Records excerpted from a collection

- - -

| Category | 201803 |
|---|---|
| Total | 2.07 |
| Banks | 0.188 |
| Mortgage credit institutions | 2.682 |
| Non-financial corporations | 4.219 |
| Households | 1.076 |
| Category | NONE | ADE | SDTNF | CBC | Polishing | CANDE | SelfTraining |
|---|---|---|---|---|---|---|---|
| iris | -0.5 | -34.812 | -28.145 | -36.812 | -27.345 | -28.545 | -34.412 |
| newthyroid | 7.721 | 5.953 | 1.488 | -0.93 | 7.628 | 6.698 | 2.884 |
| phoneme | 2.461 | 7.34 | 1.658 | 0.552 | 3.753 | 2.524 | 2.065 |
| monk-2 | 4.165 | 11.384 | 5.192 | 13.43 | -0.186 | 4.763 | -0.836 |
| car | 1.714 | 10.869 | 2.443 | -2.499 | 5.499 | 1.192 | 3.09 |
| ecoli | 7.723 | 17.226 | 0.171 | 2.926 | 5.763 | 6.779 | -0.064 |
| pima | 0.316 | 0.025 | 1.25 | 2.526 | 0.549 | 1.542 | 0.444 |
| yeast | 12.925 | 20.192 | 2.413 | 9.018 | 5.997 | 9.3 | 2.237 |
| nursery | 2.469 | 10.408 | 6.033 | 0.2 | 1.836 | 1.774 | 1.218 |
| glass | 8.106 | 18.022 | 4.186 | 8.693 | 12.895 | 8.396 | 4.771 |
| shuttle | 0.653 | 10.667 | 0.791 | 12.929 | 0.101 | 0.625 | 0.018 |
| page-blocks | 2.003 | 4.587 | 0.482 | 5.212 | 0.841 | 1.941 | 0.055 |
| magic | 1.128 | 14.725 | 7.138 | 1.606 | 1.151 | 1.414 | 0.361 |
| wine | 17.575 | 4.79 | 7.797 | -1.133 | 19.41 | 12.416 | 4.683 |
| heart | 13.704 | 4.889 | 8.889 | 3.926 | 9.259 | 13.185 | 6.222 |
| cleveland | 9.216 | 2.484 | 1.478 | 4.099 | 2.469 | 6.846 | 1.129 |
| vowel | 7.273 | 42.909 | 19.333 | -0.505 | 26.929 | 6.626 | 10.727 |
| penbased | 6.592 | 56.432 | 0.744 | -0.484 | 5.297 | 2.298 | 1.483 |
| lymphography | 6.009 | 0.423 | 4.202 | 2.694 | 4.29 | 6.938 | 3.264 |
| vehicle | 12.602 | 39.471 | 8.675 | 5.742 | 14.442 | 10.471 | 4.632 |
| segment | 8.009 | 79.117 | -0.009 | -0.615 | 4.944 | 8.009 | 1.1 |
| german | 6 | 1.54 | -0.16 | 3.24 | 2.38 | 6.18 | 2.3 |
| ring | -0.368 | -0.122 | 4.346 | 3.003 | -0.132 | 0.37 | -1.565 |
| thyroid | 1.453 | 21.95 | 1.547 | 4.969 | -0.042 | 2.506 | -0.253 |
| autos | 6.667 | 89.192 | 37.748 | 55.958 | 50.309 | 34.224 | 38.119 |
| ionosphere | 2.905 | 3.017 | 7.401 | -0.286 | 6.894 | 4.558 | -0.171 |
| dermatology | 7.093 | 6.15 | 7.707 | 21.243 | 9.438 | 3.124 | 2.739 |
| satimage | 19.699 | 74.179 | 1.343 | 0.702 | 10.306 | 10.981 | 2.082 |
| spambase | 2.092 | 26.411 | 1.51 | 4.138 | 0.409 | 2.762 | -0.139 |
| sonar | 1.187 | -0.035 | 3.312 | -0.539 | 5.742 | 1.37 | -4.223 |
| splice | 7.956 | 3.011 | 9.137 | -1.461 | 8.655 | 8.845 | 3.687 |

- - -

• [AIM OF THE TASK]
From the first record to the last, print each one exactly.

• [RESULT OF THE TASK]
| Category | 201803 |
|---|---|
| Total | 2.07 |
| Banks | 0.188 |
| Mortgage credit institutions | 2.682 |
| Non-financial corporations | 4.219 |
| Households | 1.076 |
| Category | NONE | ADE | SDTNF | CBC | Polishing | CANDE | SelfTraining |
|---|---|---|---|---|---|---|---|
| iris | -0.5 | -34.812 | -28.145 | -36.812 | -27.345 | -28.545 | -34.412 |
| newthyroid | 7.721 | 5.953 | 1.488 | -0.93 | 7.628 | 6.698 | 2.884 |
| phoneme | 2.461 | 7.34 | 1.658 | 0.552 | 3.753 | 2.524 | 2.065 |
| monk-2 | 4.165 | 11.384 | 5.192 | 13.43 | -0.186 | 4.763 | -0.836 |
| car | 1.714 | 10.869 | 2.443 | -2.499 | 5.499 | 1.192 | 3.09 |
| ecoli | 7.723 | 17.226 | 0.171 | 2.926 | 5.763 | 6.779 | -0.064 |
| pima | 0.316 | 0.025 | 1.25 | 2.526 | 0.549 | 1.542 | 0.444 |
| yeast | 12.925 | 20.192 | 2.413 | 9.018 | 5.997 | 9.3 | 2.237 |
| nursery | 2.469 | 10.408 | 6.033 | 0.2 | 1.836 | 1.774 | 1.218 |
| glass | 8.106 | 18.022 | 4.186 | 8.693 | 12.895 | 8.396 | 4.771 |
| shuttle | 0.653 | 10.667 | 0.791 | 12.929 | 0.101 | 0.625 | 0.018 |
| page-blocks | 2.003 | 4.587 | 0.482 | 5.212 | 0.841 | 1.941 | 0.055 |
| magic | 1.128 | 14.725 | 7.138 | 1.606 | 1.151 | 1.414 | 0.361 |
| wine | 17.575 | 4.79 | 7.797 | -1.133 | 19.41 | 12.416 | 4.683 |
| heart | 13.704 | 4.889 | 8.889 | 3.926 | 9.259 | 13.185 | 6.222 |
| cleveland | 9.216 | 2.484 | 1.478 | 4.099 | 2.469 | 6.846 | 1.129 |
| vowel | 7.273 | 42.909 | 19.333 | -0.505 | 26.929 | 6.626 | 10.727 |
| penbased | 6.592 | 56.432 | 0.744 | -0.484 | 5.297 | 2.298 | 1.483 |
| lymphography | 6.009 | 0.423 | 4.202 | 2.694 | 4.29 | 6.938 | 3.264 |
| vehicle | 12.602 | 39.471 | 8.675 | 5.742 | 14.442 | 10.471 | 4.632 |
| segment | 8.009 | 79.117 | -0.009 | -0.615 | 4.944 | 8.009 | 1.1 |
| german | 6 | 1.54 | -0.16 | 3.24 | 2.38 | 6.18 | 2.3 |
| ring | -0.368 | -0.122 | 4.346 | 3.003 | -0.132 | 0.37 | -1.565 |
| thyroid | 1.453 | 21.95 | 1.547 | 4.969 | -0.042 | 2.506 | -0.253 |
| autos | 6.667 | 89.192 | 37.748 | 55.958 | 50.309 | 34.224 | 38.119 |
| ionosphere | 2.905 | 3.017 | 7.401 | -0.286 | 6.894 | 4.558 | -0.171 |
| dermatology | 7.093 | 6.15 | 7.707 | 21.243 | 9.438 | 3.124 | 2.739 |
| satimage | 19.699 | 74.179 | 1.343 | 0.702 | 10.306 | 10.981 | 2.082 |
| spambase | 2.092 | 26.411 | 1.51 | 4.138 | 0.409 | 2.762 | -0.139 |
| sonar | 1.187 | -0.035 | 3.312 | -0.539 | 5.742 | 1.37 | -4.223 |
| splice | 7.956 | 3.011 | 9.137 | -1.461 | 8.655 | 8.845 | 3.687 |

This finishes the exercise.